Rendering of California Department of Natural Resources headquarters in Sacramento, Calif.

Rendering of California Department of Natural Resources headquarters in Sacramento, Calif.

Turner Construction Co., in partnership with architectural firm AC Martin, just landed a big fish in the Golden State. The team secured a design-build contract with the State of California Department of General Services for the new 838,000-square-foot Department of Natural Resources headquarters. The downtown Sacramento office development carries a project cost of approximately $597 million, with $520.5 million dedicated to construction, which is expected to commence in early summer.

Referred to as the P Street Building in some State records, the 20-story office tower will rise on the site of a former surface parking lot on the block of O and P streets and 7th and 8th streets. The new development will have enough elbowroom to accommodate more than just the Department of Natural Resources. The building will also be home to seven other state agencies.
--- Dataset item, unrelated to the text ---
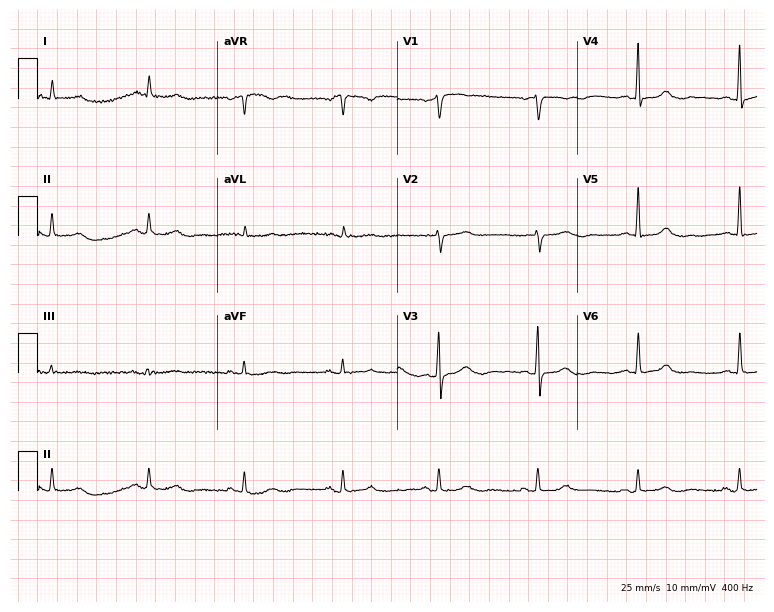
Resting 12-lead electrocardiogram. Patient: a 71-year-old male. Read as a normal ECG.

Ultimately the tower, which will also encompass a 300-seat auditorium, will be the workplace of 3,500 state employees. But the P Street Building will also be a new destination for the public, offering 10,000 square feet of ground-level retail space, a multi-vendor food court and a pedestrian plaza. However, the most defining characteristic of the development will be its greenness. The property is designed to meet LEED Platinum and zero-net energy standards, with such features as radiant floor heating and mechanical chilled sails, as well as reclaimed water systems. The P Street Building is expected to use at least 50 percent less water than a typical, comparable office building.

“AC Martin has proposed an iconic building that will enrich the Sacramento skyline and increase the street-level engagement,” Daniel Kim, director of the State of California Department of General Services, said in a prepared statement.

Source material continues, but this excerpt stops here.